Martin no sabía qué responder. ¿Cómo se les había escapado aquello?

—¿No deberíamos interrogar también a Morgan, al hijo del vecino? Sea verdad o no, hay una serie de denuncias presentadas contra él por merodear y fisgar por las ventanas para ver a Lilian desnuda, según la información. Aunque vete tú a saber por qué alguien querría ver algo así —dijo Gösta dando otro sorbo de café al tiempo que los miraba maliciosamente.

—Esas denuncias son muy antiguas y, como tú insinúas, no habrá mucho de verdad en ellas, especialmente después de lo que ocurrió ayer.

Patrik oía su propia impaciencia. No estaba muy seguro de querer perder el tiempo indagando en las mentiras de Lilian, ni en las antiguas ni en las nuevas.

—Por otro lado, ya hemos constatado que no tenemos demasiado con lo que trabajar… —apuntó Gösta con las palmas de las manos extendidas.

Tres pares de ojos se quedaron mirándolo atónitos, pues no era propio de él tomar la iniciativa. Pero justo por lo insólito del hecho, tal vez deberían escucharlo. Con la intención de apoyar lo que acababa de decir, Gösta añadió:

—Además, si no recuerdo mal, desde la cabaña del chico se ve la casa de los Florin, de modo que quizá observó algo aquella mañana.

—Tienes razón —admitió Patrik, que no pudo evitar sentirse algo estúpido.

Debería haber pensado en que Morgan podía al menos ser un testigo potencial.

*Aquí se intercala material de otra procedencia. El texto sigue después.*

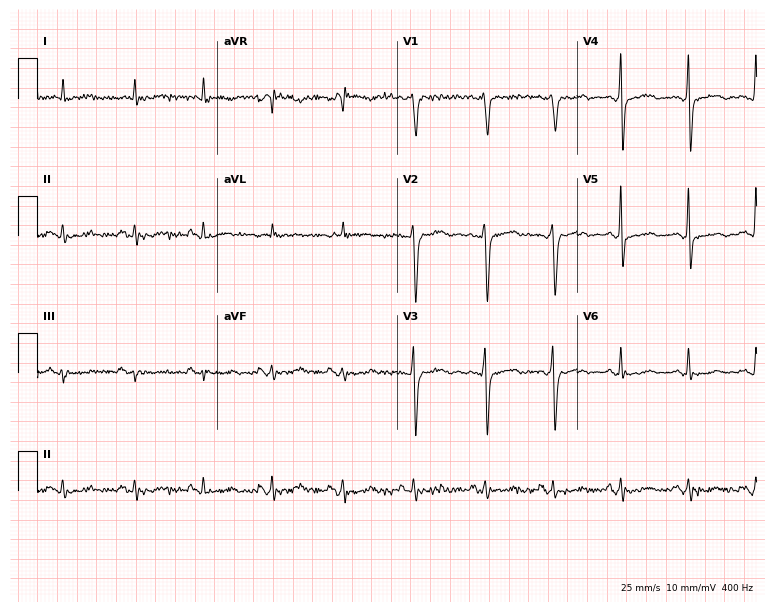
Electrocardiogram, a 63-year-old female. Of the six screened findings (first-degree AV block, right bundle branch block (RBBB), left bundle branch block (LBBB), sinus bradycardia, atrial fibrillation (AF), sinus tachycardia), none is recorded.
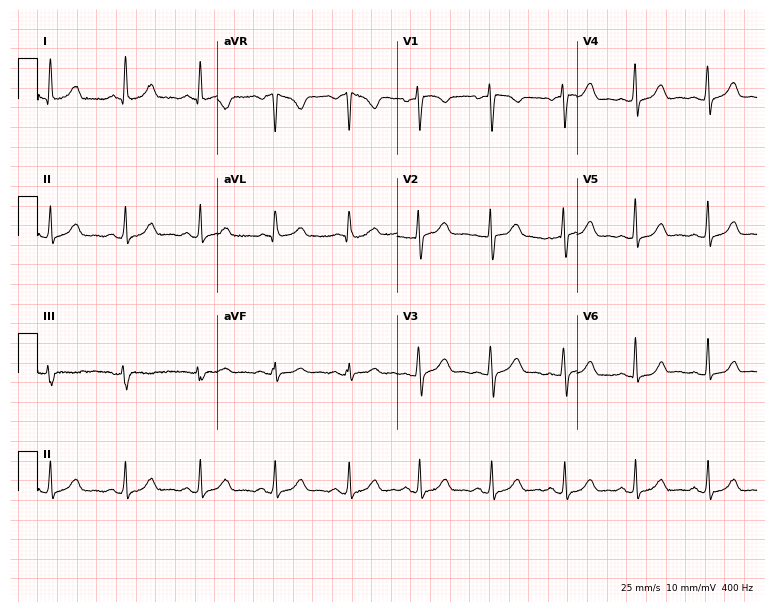
Resting 12-lead electrocardiogram. Patient: a female, 38 years old. Read as a normal ECG.
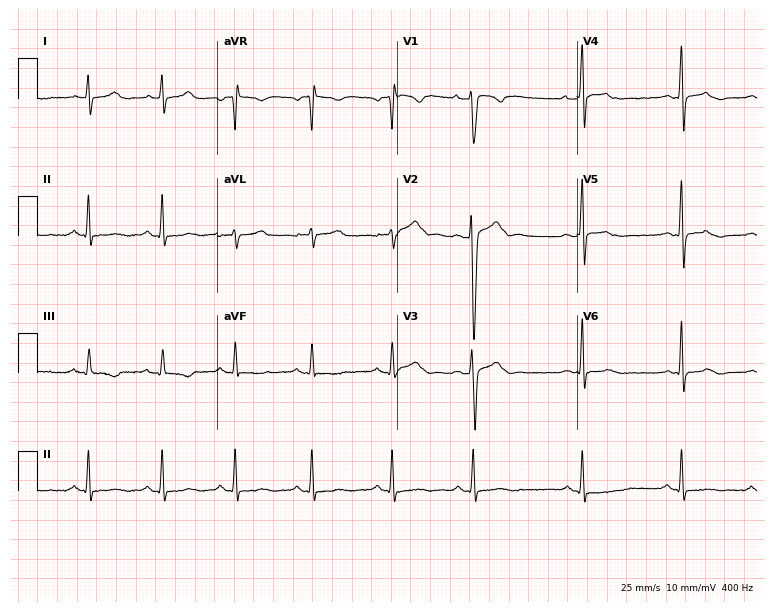
Standard 12-lead ECG recorded from a male patient, 29 years old. None of these six findings is recorded: first-degree AV block, right bundle branch block (RBBB), left bundle branch block (LBBB), sinus bradycardia, atrial fibrillation (AF), sinus tachycardia.
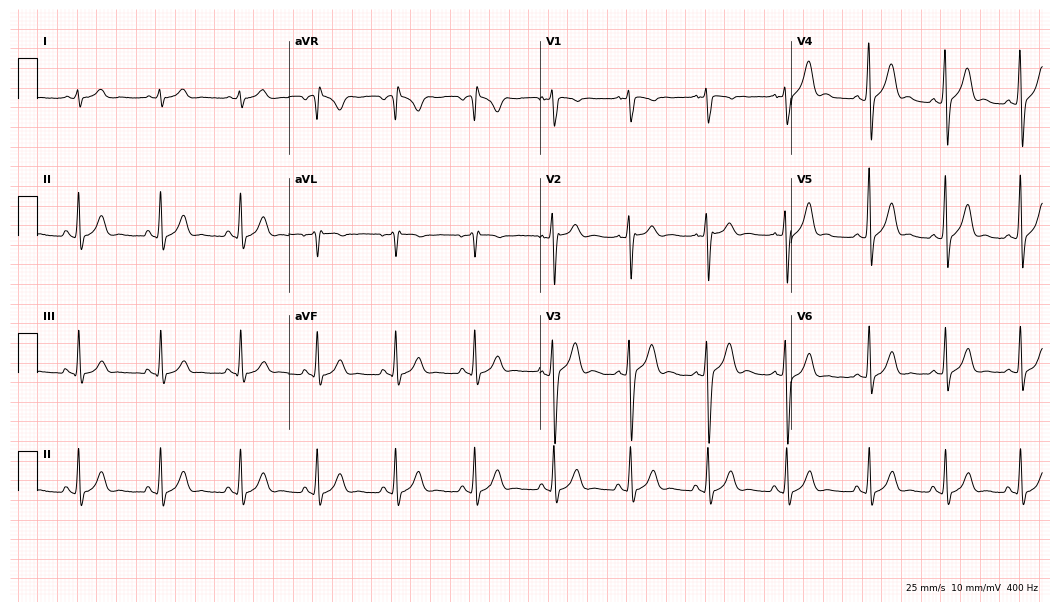
12-lead ECG from a 19-year-old male. Screened for six findings — first-degree AV block, right bundle branch block, left bundle branch block, sinus bradycardia, atrial fibrillation, sinus tachycardia — none is recorded. Only these six findings were labelled.
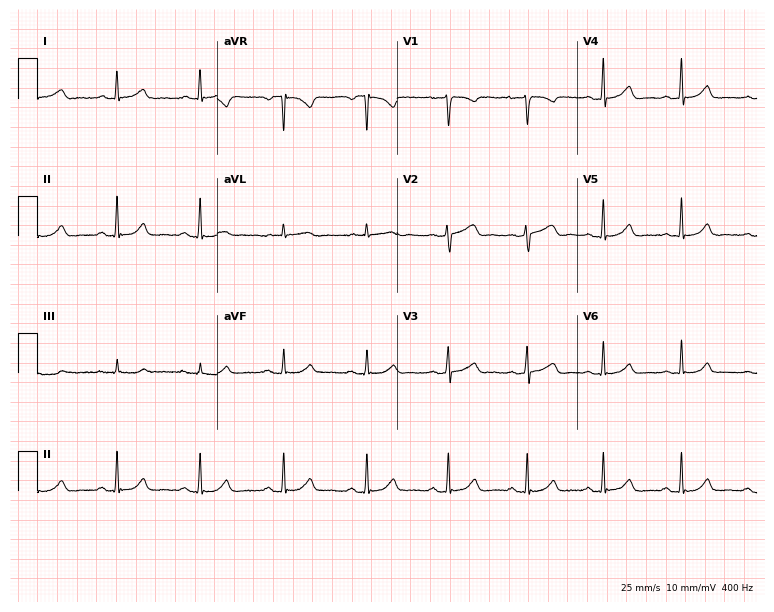
Standard 12-lead ECG recorded from a 38-year-old female patient. Read as a normal ECG.
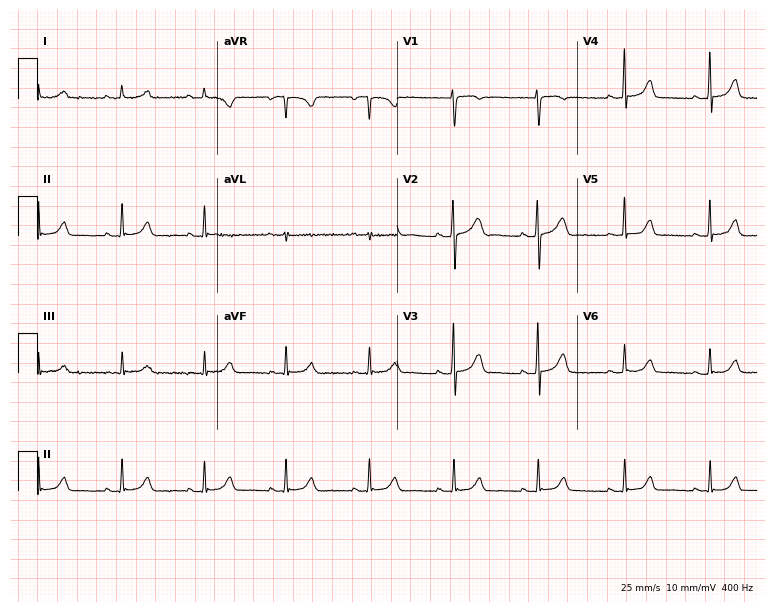
12-lead ECG from a female patient, 24 years old. No first-degree AV block, right bundle branch block, left bundle branch block, sinus bradycardia, atrial fibrillation or sinus tachycardia recorded for this tracing. Only these six findings were labelled.
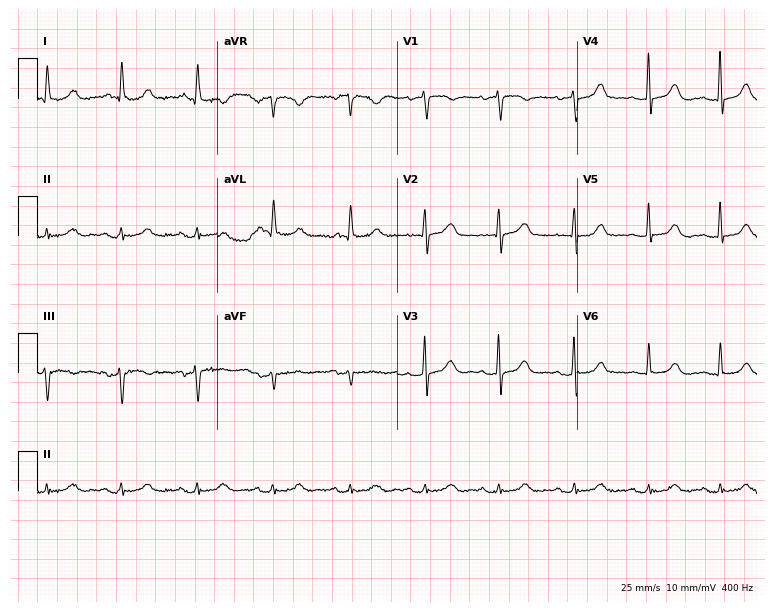
12-lead ECG from a female, 76 years old. Labelled as a normal ECG.
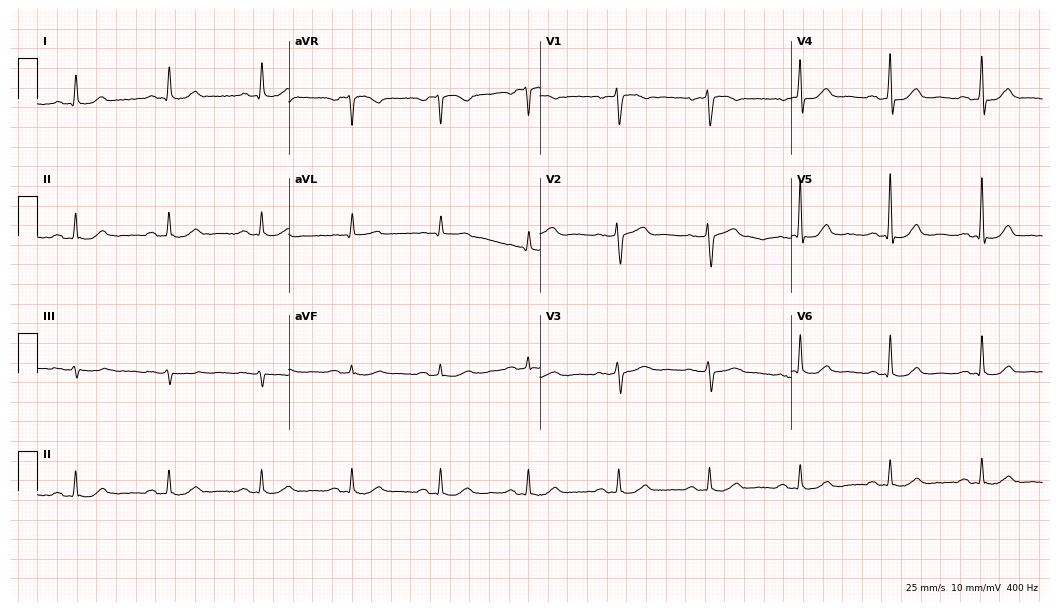
Standard 12-lead ECG recorded from a 62-year-old woman. Read as a normal ECG.
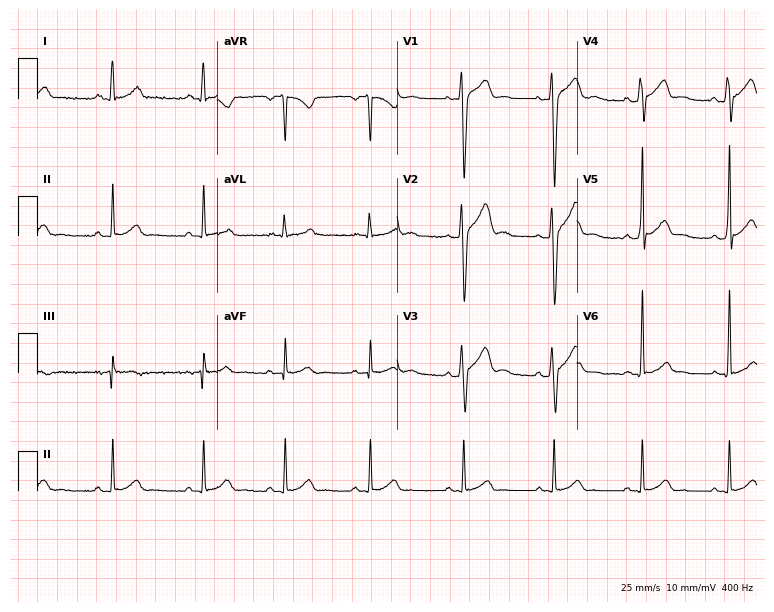
12-lead ECG from an 18-year-old man (7.3-second recording at 400 Hz). No first-degree AV block, right bundle branch block, left bundle branch block, sinus bradycardia, atrial fibrillation or sinus tachycardia recorded for this tracing. Only these six findings were labelled.
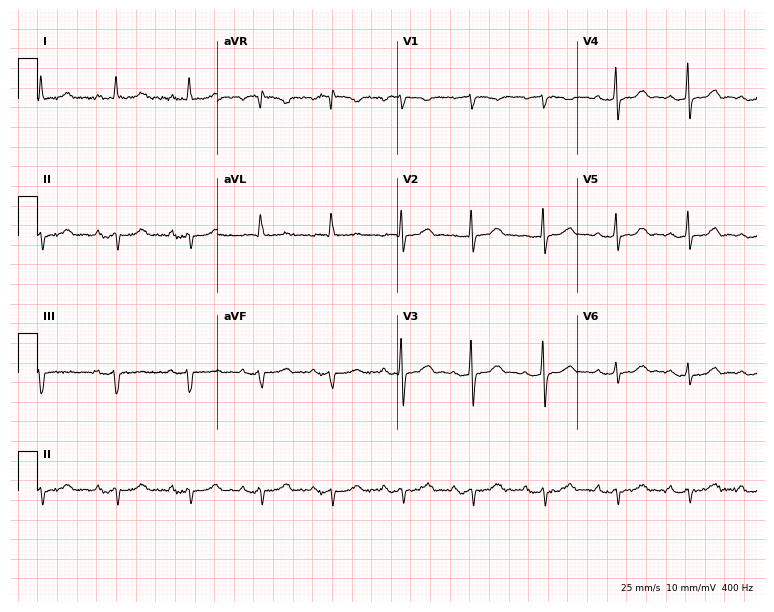
ECG — a woman, 62 years old. Screened for six findings — first-degree AV block, right bundle branch block, left bundle branch block, sinus bradycardia, atrial fibrillation, sinus tachycardia — none is recorded. Other findings, if any, are not listed.

—Bien, haremos lo siguiente: tú y Martin hablaréis con Morgan Wiberg, yo y… —aquí guardó silencio, pero enseguida se obligó a pronunciar el nombre—, y Ernst le echaremos un vistazo más de cerca al padre de Sara y nos veremos todos aquí a primera hora de la tarde.

—¿Y yo? ¿Hay algo que yo pueda hacer? —preguntó Annika.

—Estate atenta al teléfono. A estas alturas, la prensa ha debido de sacar algo ya y, si hay suerte, alguien llamará para dar información útil.

Annika asintió y se levantó para dejar la taza en el lavaplatos. Los demás la imitaron y Patrik fue a su despacho para aguardar la llegada de Ernst. En primer lugar, tendría una conversación con él sobre la importancia de ser puntual en el trabajo, en especial con una investigación de asesinato en curso.

Mellberg sentía que el destino se acercaba a pasos agigantados. Sólo quedaba un día. La carta seguía en el primer cajón. No había osado volver a mirarla. Además, se la sabía de memoria. Le sorprendía que los sentimientos que abrigaba fuesen tan contradictorios. Su primera reacción había sido de ira, desconfianza y furia. Pero poco a poco también empezó a abrigar una esperanza. Y dicha esperanza lo sorprendió por completo. Siempre había considerado que su vida era casi perfecta, al menos hasta que lo trasladaron a aquel agujero. A partir de ahí, se vio obligado a admitir que le había ido un poco cuesta arriba, pero aparte del ascenso del que se consideraba merecedor, no creía que le faltase nada. Claro que la vergonzosa historia de Irina le proporcionó motivos para pensar que quizá deseara más cosas en la vida, pero no tardó en echar al olvido aquel episodio sin importancia.

Para él siempre había sido una cuestión de orgullo no necesitar a nadie. La única persona con la que había tenido una relación íntima y con la quería tener una relación íntima era su querida madre, y ella ya había dejado este mundo. Pero aquella carta significaba que las cosas tal vez pudieran cambiar.